Der EuGH ist an diesen Vorschlag zwar nicht gebunden, faktisch folgt er jedoch in etwa dreiviertel aller Fälle den Vorschlägen des Generalanwalts. Unsere Befürchtung, dass sich das Verfahren vor dem EuGH vom Krimi zum Drama entwickeln könnte, scheint sich daher zu bestätigen.

Bereits im Januar 2018 hatten wir die Folgen einer solchen Rechtsprechung wie folgt skizziert:

De facto führt nach dieser Auffassung  jede Veröffentlichung eines Werks durch den Urheber im Internet zu dessen Gemeinfreiheit insofern, dass jeder Dritte dieses, losgelöst von einer Funktion des Framings, ohne Konsequenzen fürchten zu müssen, weiter öffentlich zugänglich machen kann. Dann wäre für das Urheberrecht im Zeitalter des Internets nahezu kein Raum mehr. Dies gilt nach den Überlegungen des Generalanwalts jedenfalls für private Handlungen.

Europäische „Fair Use“-Doktrin?

Es könnte sein, dass der EuGH ohne es zu merken bzw. jedenfalls ohne sie als solche zu bezeichnen, eine europäische Variante Art der zum Beispiel im US-amerikanischen Copyright geltenden „Fair Use“-Doktrin einführen wird.

„Fair Use“ besagt, dass die Wiedergabe urheberrechtlich geschützten Materials zum Zwecke der Kritik, der Stellungnahme, der Berichterstattung, der Bildung und der Wissenschaft keine Urheberrechtsverletzung darstellt. Ob eine Verwendung urheberrechtlich geschützten Materials angemessen ist oder nicht, ist im Einzelfall nach folgenden Kriterien abzuwägen:

  1. Zweck und Art der Verwendung (gewerbsmäßig oder nicht; umgestaltende Nutzung oder nicht (sog. transformative use)
  2. Art des urheberrechtlich geschützten Werks
  3. Umfang und Bedeutung des verwendeten Auszugs im Verhältnis zum ganzen Werk
  4. Auswirkung der Verwendung auf den Wert und die Verwertung des geschützten Werks

Ein Unterlassungsanspruch wird sich für den Urheber zwar womöglich auch zukünftig losgelöst vom Ausgang des Verfahrens vor dem EuGH gestützt auf die Verletzung seines Vervielfältigungsrechts durchsetzen lassen.

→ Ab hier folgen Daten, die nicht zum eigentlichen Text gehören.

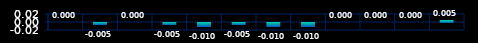
| Category | Series 0 |
|---|---|
| 0 | 0 |
| 1 | -0.005 |
| 2 | 0 |
| 3 | -0.005 |
| 4 | -0.01 |
| 5 | -0.005 |
| 6 | -0.01 |
| 7 | -0.01 |
| 8 | 0 |
| 9 | 0 |
| 10 | 0 |
| 11 | 0.005 |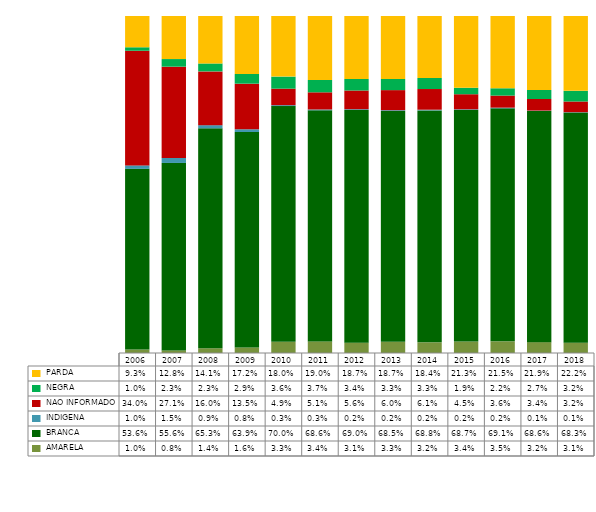
| Category |  AMARELA     |  BRANCA      |  INDIGENA    |  NAO INFORMADO  |  NEGRA       |  PARDA       |
|---|---|---|---|---|---|---|
| 2006.0 | 0.01 | 0.536 | 0.01 | 0.34 | 0.01 | 0.093 |
| 2007.0 | 0.008 | 0.556 | 0.015 | 0.271 | 0.023 | 0.128 |
| 2008.0 | 0.014 | 0.653 | 0.009 | 0.16 | 0.023 | 0.141 |
| 2009.0 | 0.016 | 0.639 | 0.008 | 0.135 | 0.029 | 0.172 |
| 2010.0 | 0.033 | 0.7 | 0.003 | 0.049 | 0.036 | 0.18 |
| 2011.0 | 0.034 | 0.686 | 0.003 | 0.051 | 0.037 | 0.19 |
| 2012.0 | 0.031 | 0.69 | 0.002 | 0.056 | 0.034 | 0.187 |
| 2013.0 | 0.033 | 0.685 | 0.002 | 0.06 | 0.033 | 0.187 |
| 2014.0 | 0.032 | 0.688 | 0.002 | 0.061 | 0.033 | 0.184 |
| 2015.0 | 0.034 | 0.687 | 0.002 | 0.045 | 0.019 | 0.213 |
| 2016.0 | 0.035 | 0.691 | 0.002 | 0.036 | 0.022 | 0.215 |
| 2017.0 | 0.032 | 0.686 | 0.001 | 0.034 | 0.027 | 0.219 |
| 2018.0 | 0.031 | 0.683 | 0.001 | 0.032 | 0.032 | 0.222 |

Sollte der EuGH jedoch entscheiden, dass es sich bei der streitgegenständlichen Handlung nicht um eine öffentliche Wiedergabe im Sinne der Richtlinie handelt und bleibt dem Urheber dann eben auch „nur“ die Verletzung des Vervielfältigungsrechts, wird dies erhebliche Konsequenzen für die Annexansprüche, wie zum Beispiel den Schadensersatzanspruch haben. Denn es ist davon auszugehen, dass die Verletzung des Urheberrechts durch eine einmalige Vervielfältigungshandlung, wie zum Beispiel das Speichern auf dem Server des Verletzers, weitaus geringer wiegt, als das unbeschränkte Bereithalten auf der Webseite gegenüber der breiten Publikumsmasse des Internets.